Ara dan Ilham sudah tiba di kediaman mereka. Di sepanjang jalan, mereka terlihat sangat kaku, karena teman-teman Ara yang selalu berbicara tentang first night mereka, dan juga Arash yang selalu memojokkannya tentang memiliki baby lagi.


Mereka benar-benar tidak berbicara sedikit pun, hanya berbicara formal dan seperlunya saja.


Ilham menoleh dengan ragu ke arah Ara yang masih berada di samping kemudi. Terlihat wajah yang sangat tegang, membuat Ilham merasa lebih tegang lagi dari sebelumnya.


"Kita sudah sampai," ujar Ilham, membuat Ara menoleh dengan ragu.

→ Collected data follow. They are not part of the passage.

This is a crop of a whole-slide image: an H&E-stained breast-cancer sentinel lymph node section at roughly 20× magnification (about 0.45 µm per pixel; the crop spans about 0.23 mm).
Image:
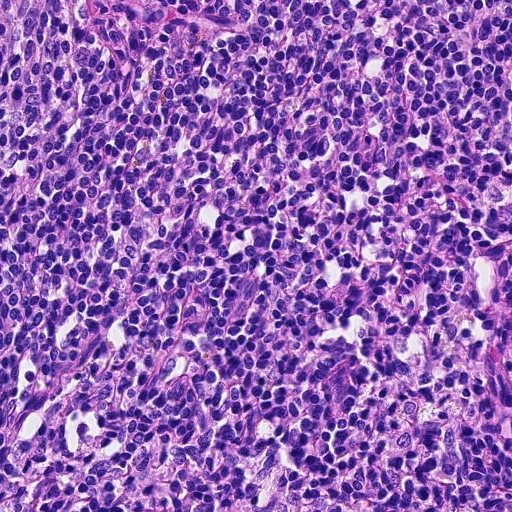
Question:
Is there metastatic carcinoma in this field?
Answer:
No. No metastatic tumour is outlined in this field.

"I-iya aku tahu," ujar Ara dengan bingung, yang langsung masuk keluar dari mobilnya dan segera masuk ke dalam rumahnya.


Ilham memandangnya dengan sendu, "Kenapa 40 hari lama banget, ya? Baru jalan 3 hari aja, rasanya sudah mau berbuat lebih dengan istri sendiri," gumam Ilham yang terasa sangat kacau, karena sudah tidak bisa menahan gejolak asmaranya terhadap sang istri.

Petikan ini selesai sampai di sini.